The Bombay High Court has delivered a stern reaffirmation that unauthorized construction cannot be legitimized by time, investment, or administrative inaction. In a decisive ruling, the Court emphasized that municipal authorities must act with unwavering resolve against violations of building codes, rejecting any notion that procedural delays or financial stakes can justify tolerance of illegal structures.
Background & Facts
The Dispute
The petitioner, Vijay s/o Rambhauji Babhare, challenged the inaction of the Nagpur Municipal Corporation and other respondents in demolishing unauthorized constructions on property owned by respondent no.4. The illegal structures include basement extensions, additional floors, and service area expansions totaling over 2,000 square meters, built in violation of sanctioned building plans.
Procedural History
- 1998: First notice issued on 24/11/1998 directing removal of unauthorized construction
- 1999: Second notice issued on 7/4/1999 reiterating demolition demand
- 2016: Writ petition filed seeking enforcement of demolition
- 2025: Respondent no.4 applied for revised plan sanction, rejected on 3/2/2026
- 2026: Court directed joinder of responsible officers and issuance of show cause notices
Relief Sought
The petitioner sought mandatory directions to the Municipal Corporation to immediately demolish the unauthorized structures and initiate disciplinary proceedings against officials who failed to act despite repeated notices.
The Legal Issue
The central question was whether administrative delay, cost of investment, or non-challenge of earlier notices can legally shield an illegal/unauthorized construction from demolition, or whether such violations must be eradicated without exception under urban planning statutes.
Arguments Presented
For the Petitioner
The petitioner relied on Municipal Corporation Of Greater Mumbai v. Sunbeam High Tech Developers [(2019) 20 SCC 781] and Rajendra Kumar Barjatya v. U.P. Avas Evam Vikas Parishad [2024 SCC OnLine SC 3767] to argue that unauthorized constructions are inherently unlawful and cannot be protected by lapse of time or financial outlay. He contended that the Municipal Corporation’s inaction amounted to a breach of statutory duty under the Maharashtra Municipal Corporations Act and violated the Supreme Court’s binding directives on urban compliance.
For the Respondent
Respondent no.4 argued that a revised plan was submitted in 2016 and that demolition would cause disproportionate loss. Counsel for the Municipal Corporation claimed that a stay had been granted on a subsequent demolition order under Directions In The Matter Of Demolition Of Structures, In Re [(2025) 5 SCC 1], thereby suspending enforcement. However, no documentary proof of the 1998 reply or the 2016 plan was produced.
The Court's Analysis
The Court conducted a rigorous review of Supreme Court precedents and statutory obligations. It held that any leniency toward unauthorized construction amounts to misplaced sympathy and undermines the rule of law in urban governance. The Court explicitly rejected the notion that financial investment or administrative inertia could serve as a defense.

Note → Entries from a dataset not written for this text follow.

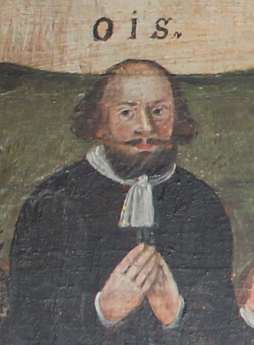 Porträtt av Olof Jonsson, riksdagsmanen och häradsdomaren i Bankekind, Östra Skrukeby kyrka.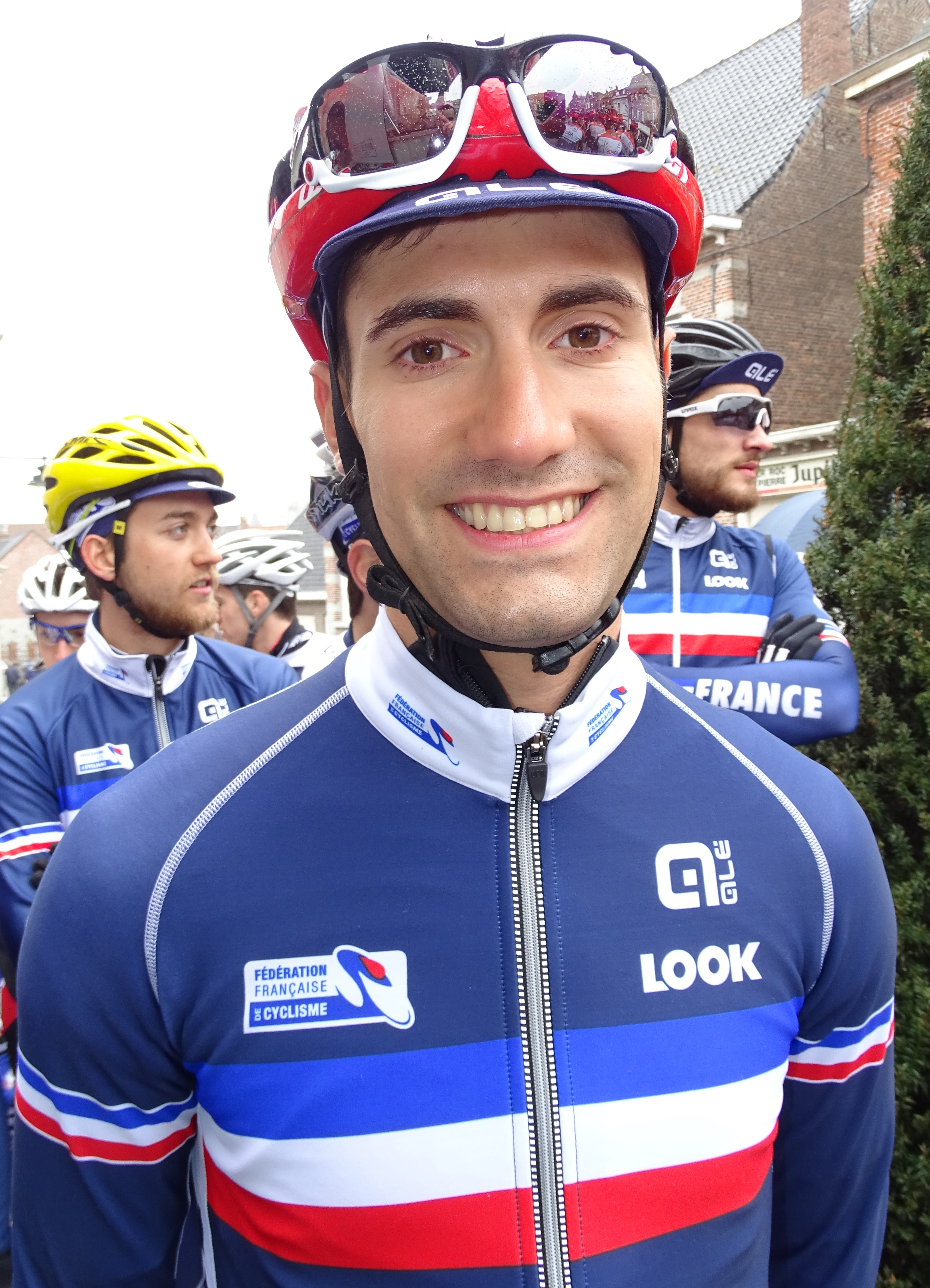 Triptyque des Monts et Châteaux 2015 Depicted person: Fabien Grellier Depicted team: Équipe nationale de France espoirs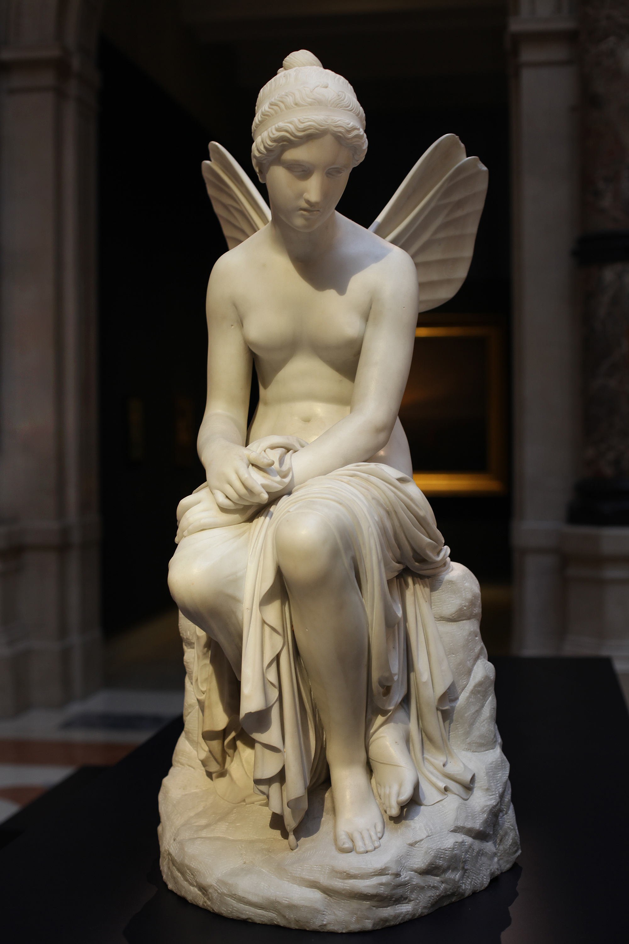 Pietro Tenerani (1789-1869) Psiche abbandonata (modello, 1816), Collezione Matarazzo di Licosa; fotografata alle Gallerie d'Italia di Milano, alla mostra Romanticismo, novembre 2018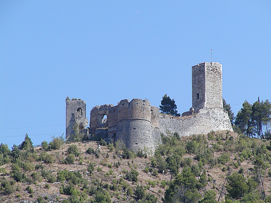 Castello del Duca Cantelmo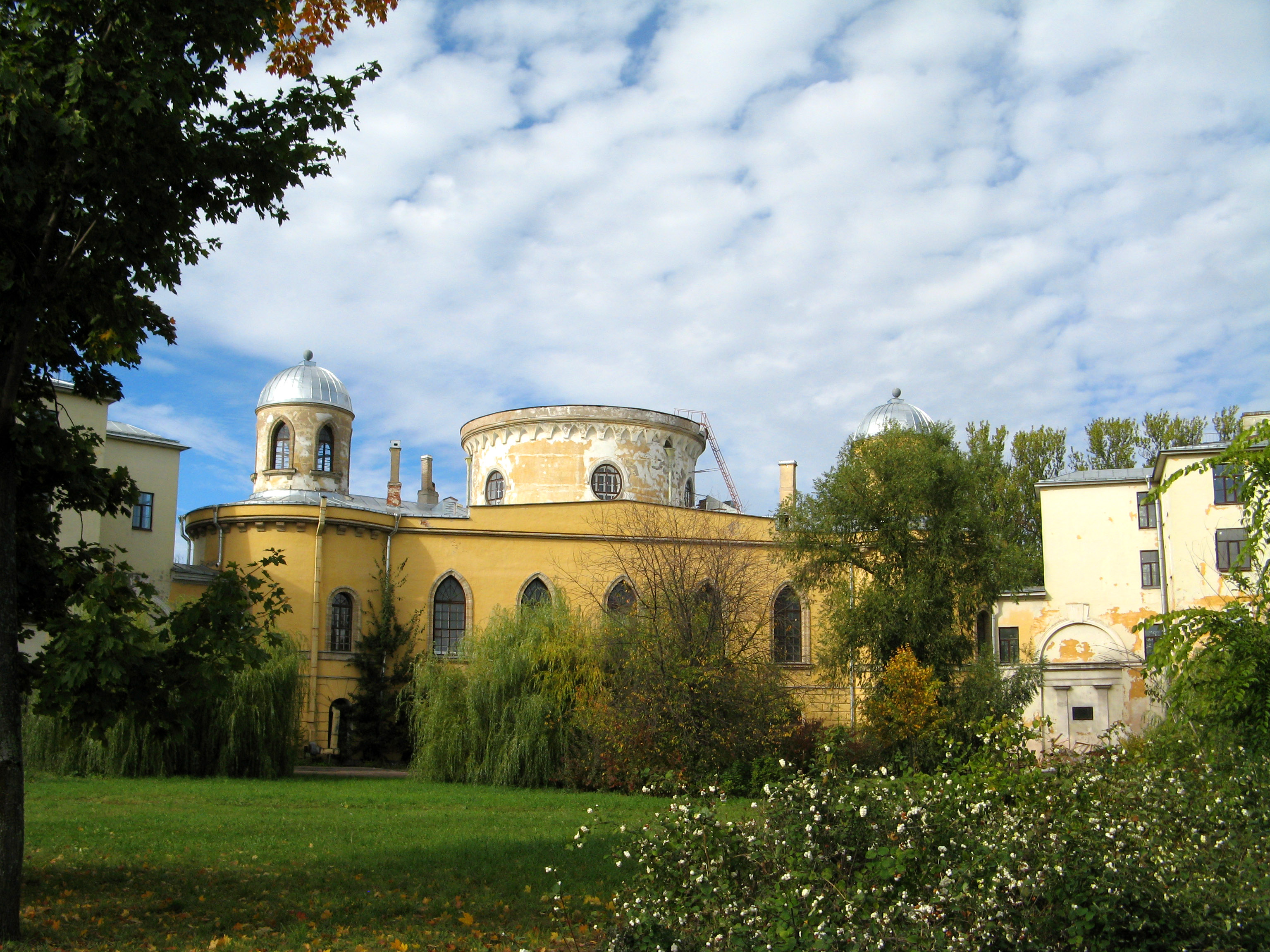 Чесменский дворец с флигелями (Санкт-Петербург, ул. Гастелло, 15). Вид со стороны ул. Ленсовета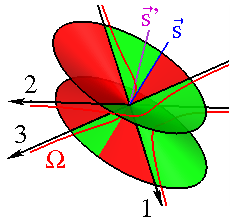 Staudescher Schwerpunktskegel mit Hauptträgheitsmomenten A = 8, B = 11, C = 16 und Schwerpunkt s = ( -6, -1, -8 ).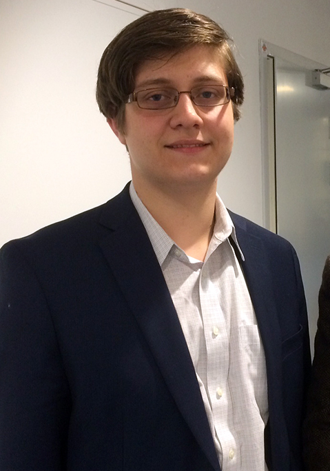 Sam Sevian och Nils Grandelius efter Schackduellen i Expressen TV 5 januari 2016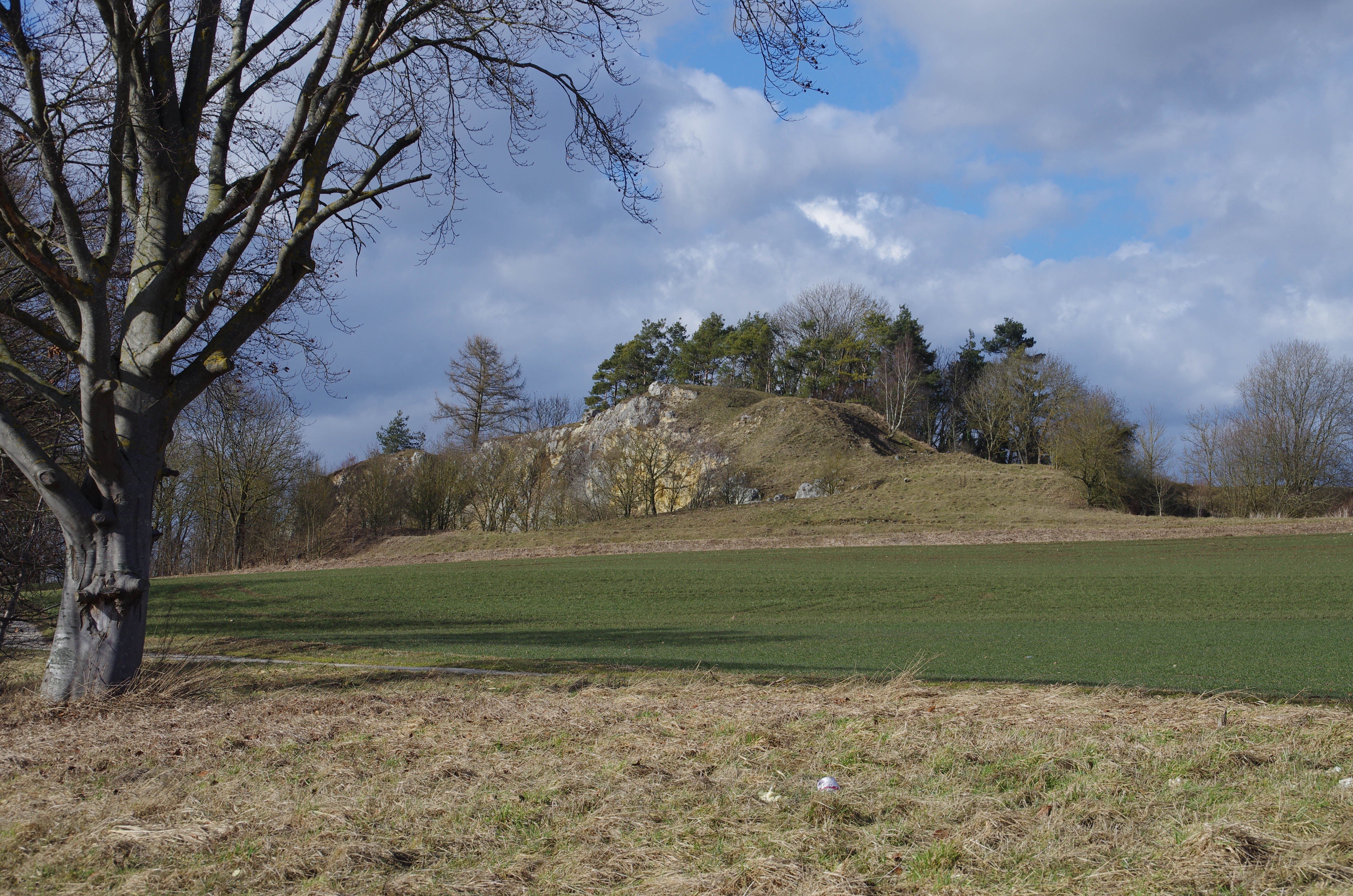 Siedlung des Neolithikums sowie Burgstall und Körpergräber des Mittelalters; hier: Blick auf die Burg vom Parkplatz südlich an der B25 herThis is a photograph of an architectural monument. 0104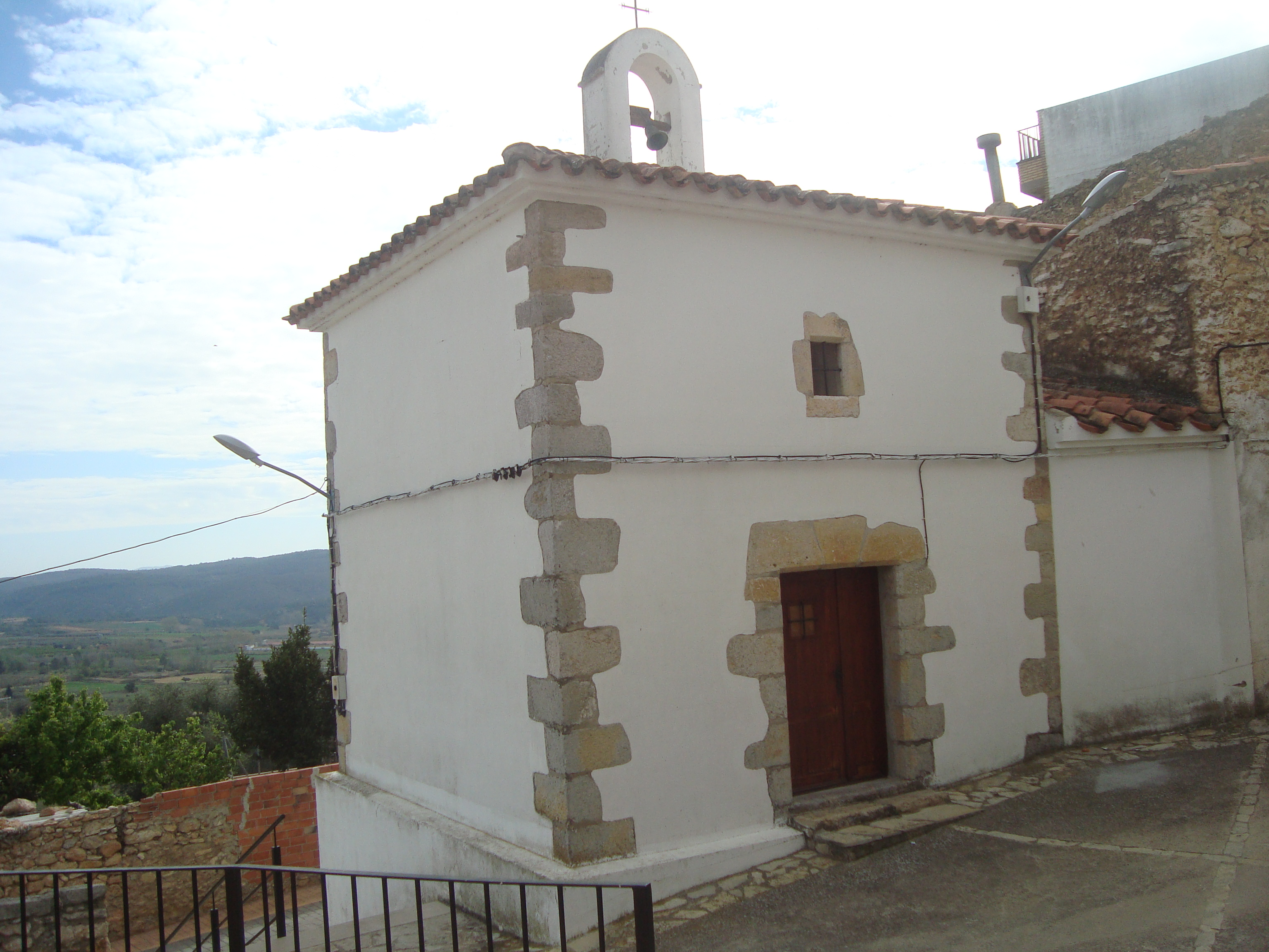 Ermita de la Mare de Déu de la Font 05.120-002.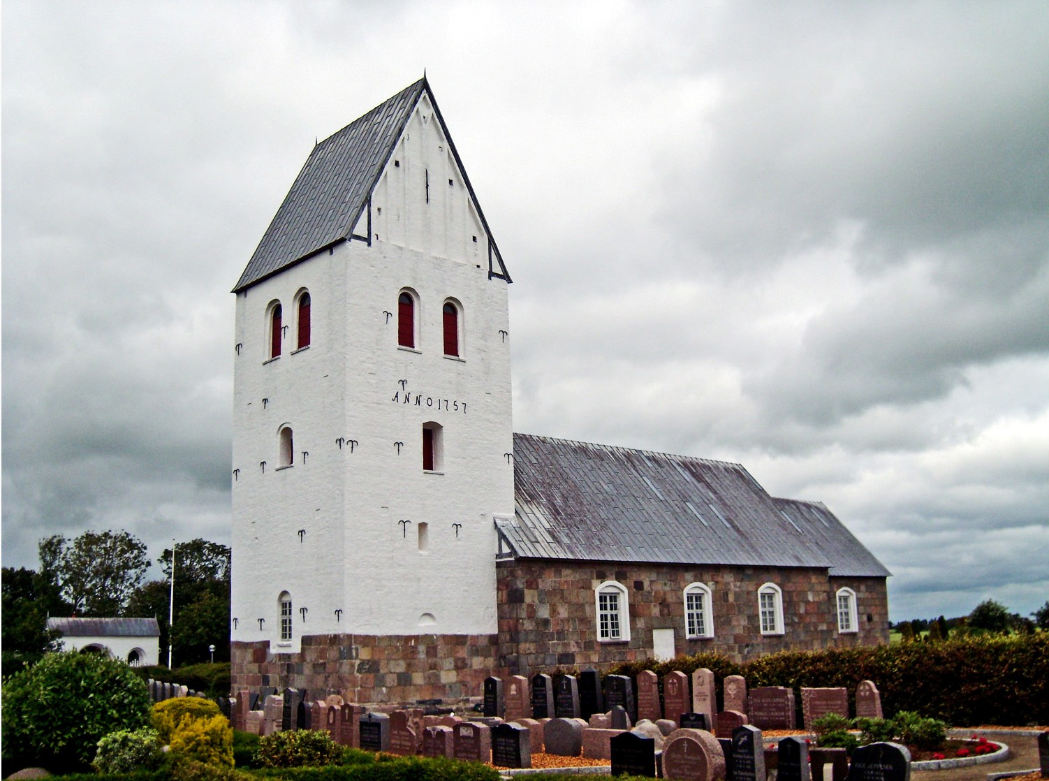 fra sydvest

"Delay in directing rectification of illegalities, administrative failure, regulatory inefficiency, cost of construction and investment, negligence and laxity on the part of the authorities concerned in performing their obligation(s) under the Act, cannot be used as a shield to defend action taken against the illegal/unauthorized constructions."
The Court emphasized that the Sunbeam High Tech judgment mandated statewide dissemination of demolition guidelines to all Municipal Corporations, making compliance non-optional. The respondents’ reliance on stay orders issued in cases involving citizen protests was deemed irrelevant, as those cases concerned different factual matrices involving human rights and livelihood concerns - not commercial violations of building codes.
The Court further noted that respondent no.4 had implicitly admitted the illegality of the structure by seeking a revised plan, yet the Municipal Corporation had failed to act on two unchallenged notices spanning over two decades. This inaction, the Court held, constituted a dereliction of statutory duty and encouraged systemic non-compliance.
The Verdict
The petitioner succeeded. The Court held that illegal/unauthorized constructions must be demolished with iron hands, regardless of delay, investment, or administrative negligence. It directed the immediate joinder of responsible officers as respondents, issuance of show cause notices, and mandated compliance with Supreme Court directives on demolition protocols.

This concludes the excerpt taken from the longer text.